Gluten in the Kitchen highlighted some of the most common ways we control gluten development in baking. In this bonus post, I’ll cover a couple more that didn’t make it in but are important nonetheless!
Accurately measuring flour
This point is belabored everywhere, but it bears repeating: accurate measurement of all ingredients is crucial to baking success. Baking consists of hundreds of chemical reactions, and for the right reactions to occur, the proportions of the ingredients must be accurate. Flour is especially finicky because it compacts, so when we measure it in cups (as opposed to grams or ounces), it’s easy to pack too much into the cup. Scooping with a cup and pressing against the side of the bag can add up to two tablespoons more flour than spooning into the cup and leveling—that’s a 12.5% difference! Add to that gluten’s role in texture, and we can see why recipe developers stress accurate flour measurement so much.
When we add extra flour, we add more glutenin and gliadin. Baked goods with too much flour are dry because the extra proteins absorb additional water, leaving less water available in the final product to contribute to moistness. The extra proteins also build up the gluten structure, which ultimately lends a dense and tough texture to the final baked good.
If a recipe doesn’t specify how to measure the flour, spoon it into a measuring cup, then level it off with the back of a knife or another straightedge. Even better, use a scale to measure in grams or ounces. Read more about accuracy and precision in measurement here, and take a look at the difference accurate measurement makes in muffins here!

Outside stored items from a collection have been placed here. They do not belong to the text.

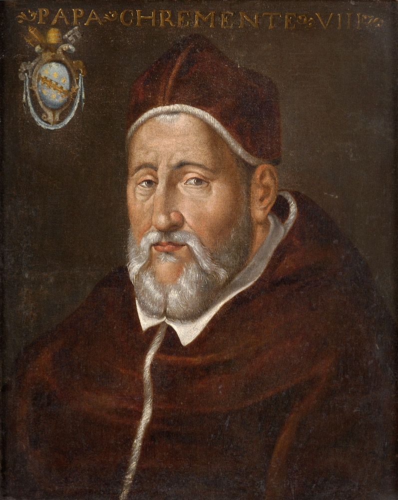 Papst Clemens VIII. Öl auf Leinwand, 65 x 52 cm
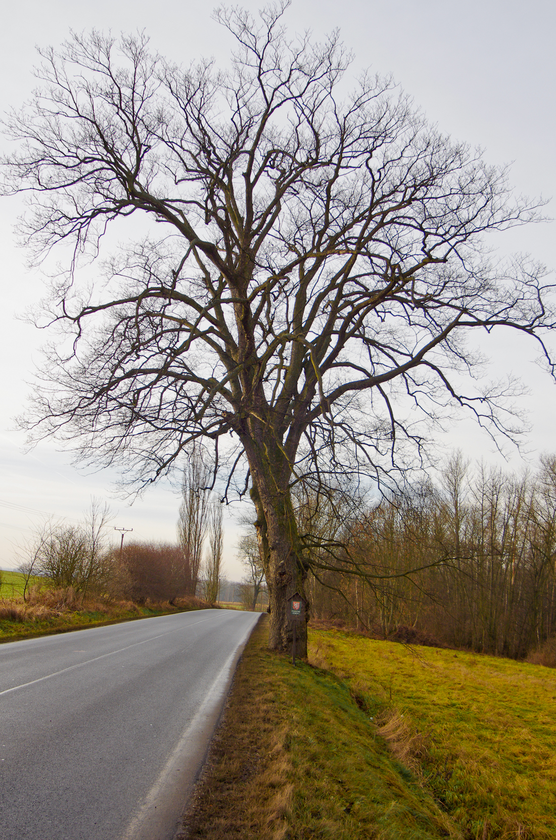 Sokolov, Památný strom Jilm pod Starou Ovčárnou, solitérní strom, nízký, válcovitý kmen, široká a hustá koruna tvořena třemi silnými kosterními větvemi, výška 20 m, obvod kmene 380 cm (údaje z roku 2008)
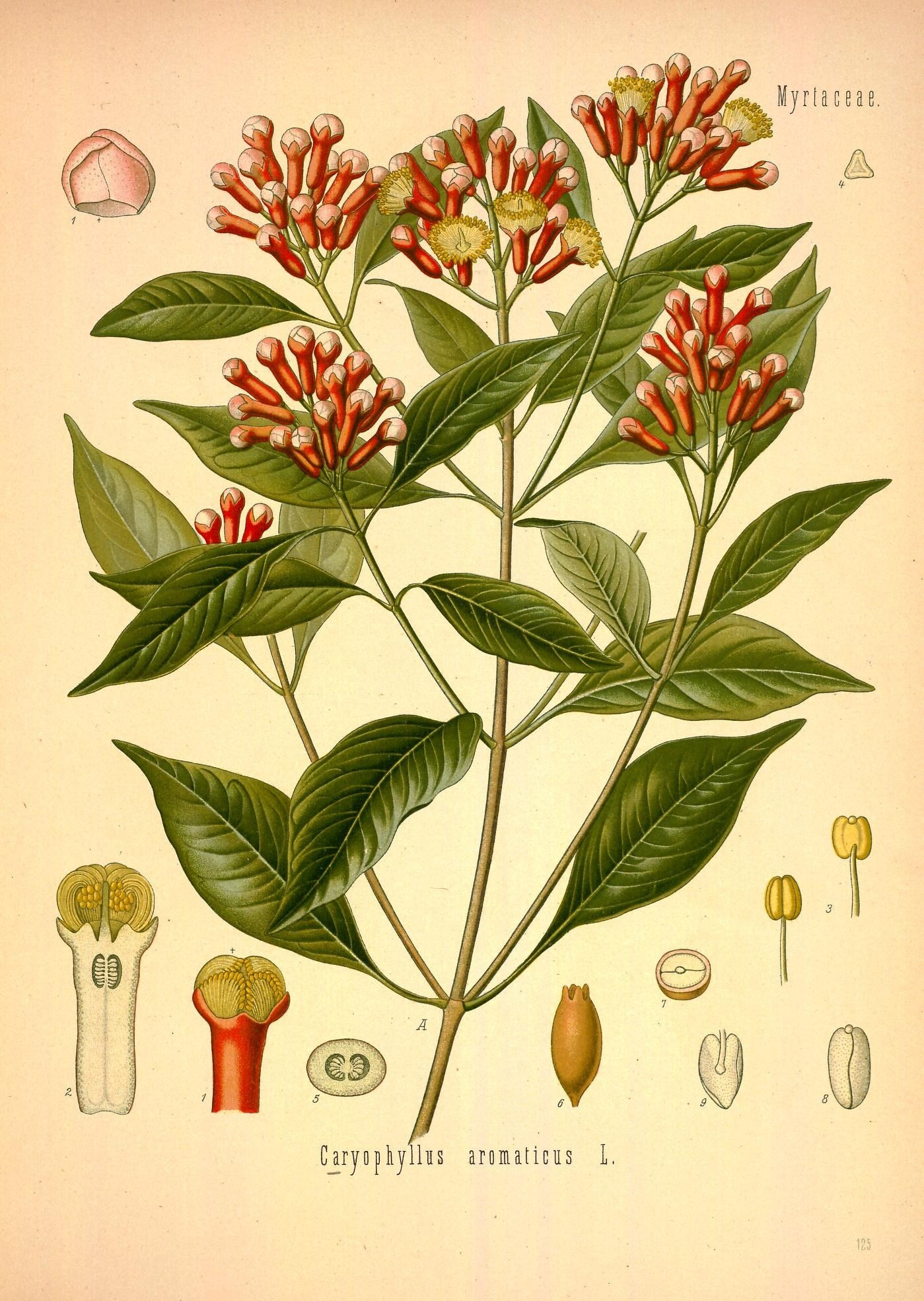 Gewürznelkenbaum. A Blüthenzweig, natürl. Grösse; 1 Blüthenknospe, während des Aufblühens, mit abgehobenen Blumenblättern (links oben), vergrössert; 2 Blüthenknospe im Längsschnitt, desgl.; 3 Staubgefässe von verschiedenen Seiten, desgl.; 4 Pollen, desgl.; 5 Fruchtknoten im Querschnitt, desgl.; 6 Frucht, natürl. Grösse; 7 dieselbe im Querschnitt, mit Würzelchen und Samenlappen, desgl.; 8 Embryo, desgl.; 9 Ein Samenlappen mit Würzelchen, desgl.
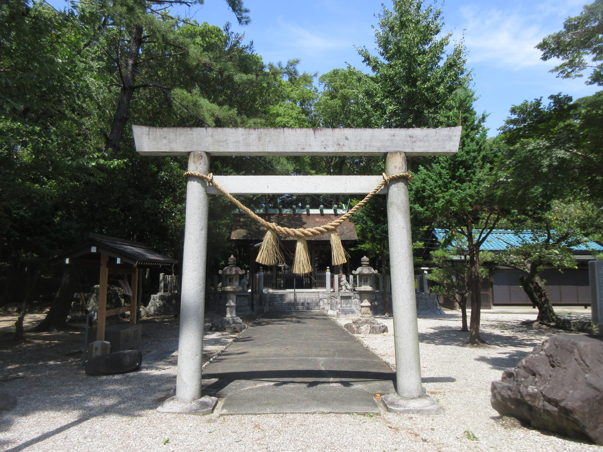 西尾歴史公園内にある西尾神社

Decreasing protein interactions for less gluten
Mix-ins block gluten.
Mix-ins such as fruits, nuts, or chocolate present physical blockades that prevent gluten strands from extending. Wedding cookies, for example, are shortbread cookies that contain a lot of nuts, and they are crumbly because the nuts keep the gluten strands even shorter than they would be in a typical shortbread. In Bakewise, Shirley Corriher adds water to the flour to develop a little extra gluten before adding it to the other ingredients. (Read more about water in shortbread here!) In most recipes, however, the proportion of mix-ins is low enough that the gluten structure will hold.
Glutathione from milk weakens gluten.
In Gluten in the Kitchen, we identified oxygen and Vitamin C as oxidizing agents that encourage the formation of strong disulfide bonds between gluten strands. I also alluded to compounds called reducing agents, which have the opposite effect. Reducing agents break disulfide bonds in gluten and decrease its overall strength. Bread dough, for example, becomes softer and easier to knead with the addition of reducing agents.

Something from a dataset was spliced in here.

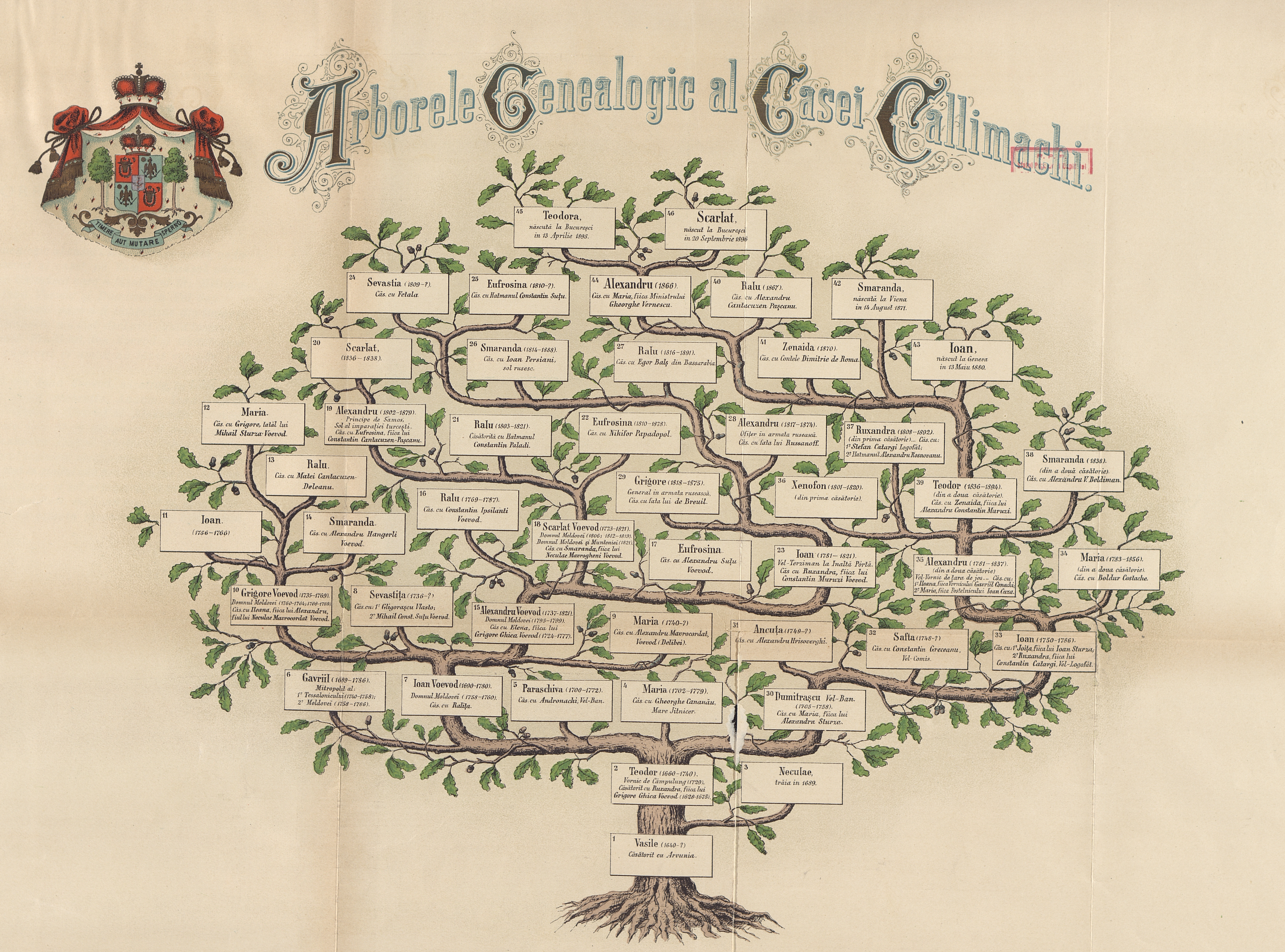 Gravură color, înafara textului, extras din: Istoria şi genealogia Casei Callimachi, Alexandru Dimitrie Xenopol. Bucureşti : Tipografia Curţii Regale, F. Göbl Fii, 1897, p.155-156

Commercial bakeries often use reducing agents to reduce mixing power, but at home, the most common reducing agent is a tiny string of just three amino acids called glutathione. Because glutathione acts slowly, its activity is mainly pertinent to breadmaking. Milk and dead yeast are a common source of glutathione.

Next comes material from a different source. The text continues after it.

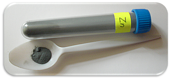 Práškový zinek
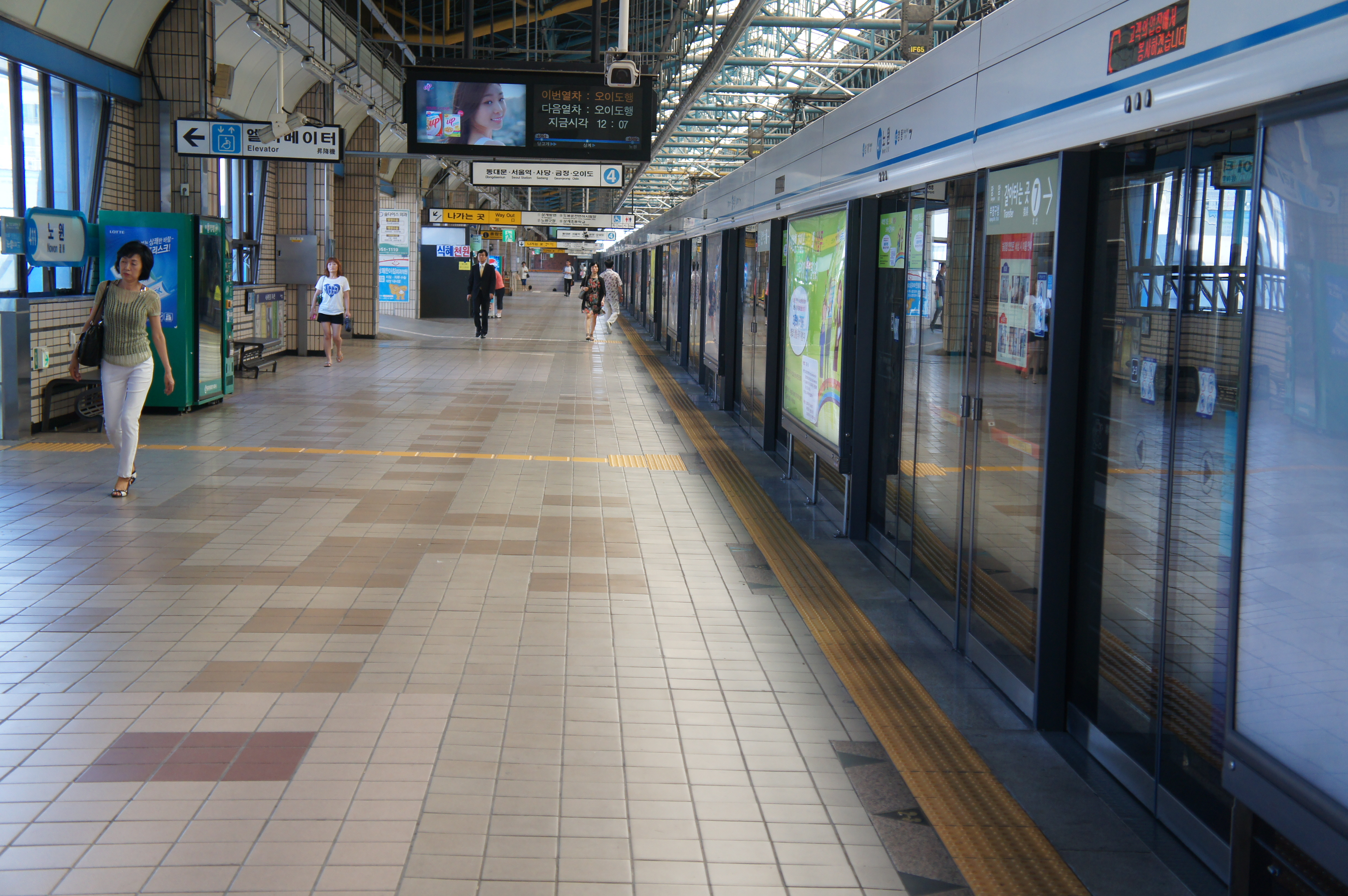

Yeast doughs that contain milk slacken during fermentation due to glutathione activity. The resulting bread rises less in the oven because its gluten cannot trap as much air. To prevent this, some recipe scald milk before adding it to the dough. The heat inactivates the glutathione and prevents it from breaking disulfide bonds and weakening gluten. However, glutathione activity can also be desirable. Breads made with milk instead of water have a more even, fine crumb because glutathione activity decreases gluten strength, which in turn limits air bubble expansion.
Active enzymes break down the gluten network.
Flour, as a product that came from a living organism, contains enzymes. Enzymes are a type of protein that speed up chemical reactions and are involved in processes essential to all life, such as metabolism. (I will cover them in much more depth in a future post!) Like glutenin and gliadin, enzymes from wheat are also preserved in flour and reactivated in water. Flour contains a type of enzyme found in all organisms called proteases, which break down proteins including gluten.
Most commercial flours include some malted flour (you can check the ingredients label for this), which contains a higher level of proteases, as do whole wheat and rye flours. With bread, we take advantage of protease activity when we autolyse (“self-break”) or pre-ferment the dough: flour and water are mixed and allowed to sit for about half an hour, during which proteases break down gluten strands. The resulting dough is more extensible (stretchy).
Proteases typically aren’t active enough to break down too much gluten, but just as with any other enzyme, protease activity can be moderated by a multitude of factors including acidity and temperature. If any one of these variables lies outside of the enzyme’s optimal range, its efficiency will decrease. This is an idea I will explore in more depth in future posts about proteins and enzymes.
References
Bread Illustrated; America’s Test Kitchen: Brookline, 2016.
Buehler, E. Enzymes: The Little Molecules that Bake Bread. Scientific American Blog, 2012.
Corriher, S. O. Bakewise; Scribner: New York, 2008.
Figoni, P. How Baking Works, 3rd ed.; John Wiley & Sons, Inc.: Hoboken, 2011.